Session P45: Surfaces, Interfaces, and Polymeric Thin Films - Surface Instabilities

Buckling in a particle film

When a thin rigid plate is adhered to a soft substrate and compressed, the plate will buckle out of plane to accommodate the applied stress. The out of plane bending is resisted by the substrate and the result is a sinusoidal topography (wrinkles). When the plate is replaced by a collection of closely packed particles similar phenomena results -- the positions of the particles move out of plane and follow a roughly sinusoidal curve. Due to the similarity of the end state of each system, the same continuum theory is often applied to model the behaviour. Here, we use a carefully constructed experimental system consisting of micron-scale polymer and silica spheres on a PDMS elastomer substrate to demonstrate the physical differences between a continuum plate and a discrete set of particles. In particular, because we can easily track the position of each particle in three dimensions with confocal microscopy, we have access to all of the particle motion. We note that the wrinkling is independent of particle modulus, and highly dependent on particle packing. This leads us to suggest that the underlying physics is granular (and not continuum) in nature. This result may have implications in biology, where elastic continua are often made of discrete building blocks (e.g. cells).   

Defect induced shape instabilities in textured Membranes

We study the dynamics of defect annihilation and quasi-equilibrium configurations in flexible textured membranes suffering a symmetry breaking phase transition. The phase separation process and relaxational properties are described through a Brazovskii-Helfrich-Canham Hamiltonian. Topological defects favor the development of local curvature to geometrically screen out the intrinsic stress field generated by the perturbations to the low symmetry phase. While in hexagonal systems the unbinding of dislocations and Carraro-Nelson interactions between disclinations slow down the dynamics, in smectic systems we found a wrinkled state where the bending forces are balanced by the out-of plane hoop stretching generated by positive disclinations. The wrinkled configuration found in the smectic systems show features that resemble those found in flexible thin films under small external loads.   

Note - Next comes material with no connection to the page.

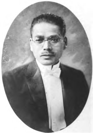 南慎一郎（1885-1965）
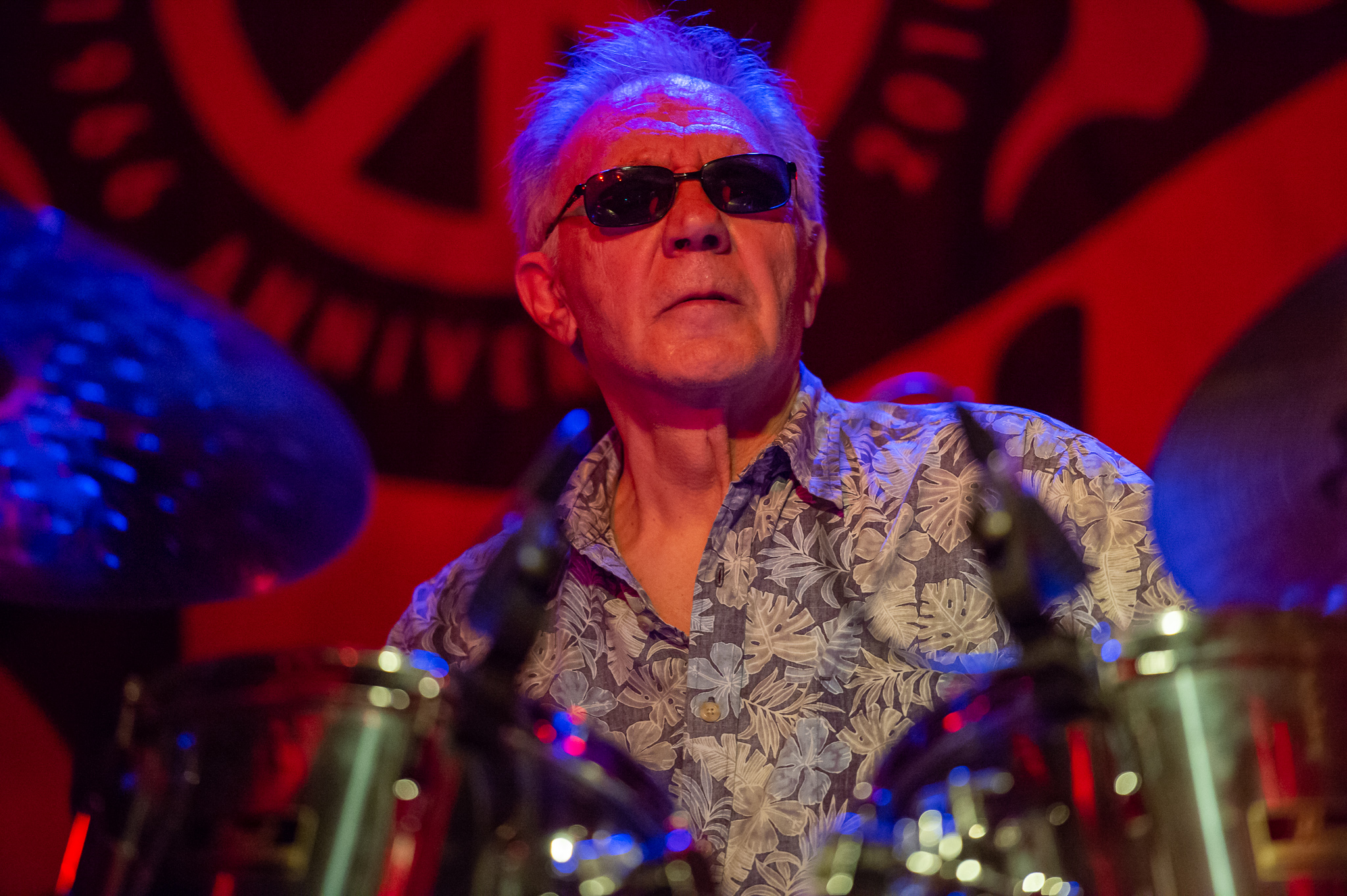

Dewetting Dynamics from Polymer Interfaces

The dewetting dynamics from metastable polymer/polymer interfaces is studied using X-ray Photon Correlation Spectroscopy (XPCS). In addition to more ``usual'' situations where XPCS correlation functions are used to measure out-of-plane height fluctuations (e.g. capillary waves), we show how this novel method can be used to measure in-situ in-plane motion of the dewetting film. The experimental correlation functions associated with this motion are fitted remarkably well by a simple model considering the growth of dewetting rims in the beam footprint.   

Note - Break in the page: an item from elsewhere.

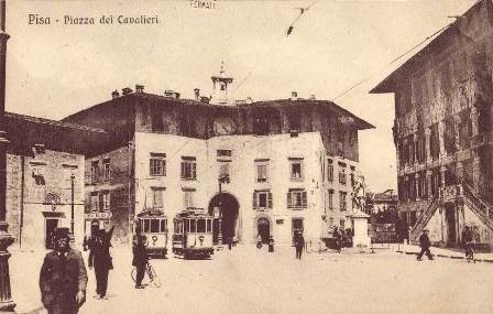 Incrocio tranviario in piazza dei Cavalieri

Nanoscale Confinement Induced Control of Polymer Thin Film Instabilities

Control of stability and wettability of polymer thin films is invaluable to a range of functional coatings with applications from electronics to biomedical coatings, yet simple non-chemical modification strategies to accomplish this are generally lacking. We demonstrate a novel route to effectively control instabilities in model polystyrene films on partially wetting and non-wetting solid substrates that would otherwise lead to film dewetting. The method involves top down confining capillary force lithography at various length scales. Systematic experimental studies on silicon and silicon oxide substrates supported by analytical theory shows that for confining pattern wavelengths less than $\sim $ 10 times film thickness, stabilizing surface tension forces dominate the overall energy balance of the system giving rise to stable films under confinement. Interestingly, thermal annealing at elevated temperatures after removal of confinement does not revert to growth of longer instability modes and stability of PS films is retained. These results pave the way for important new technological applications of otherwise unstable polymer films.   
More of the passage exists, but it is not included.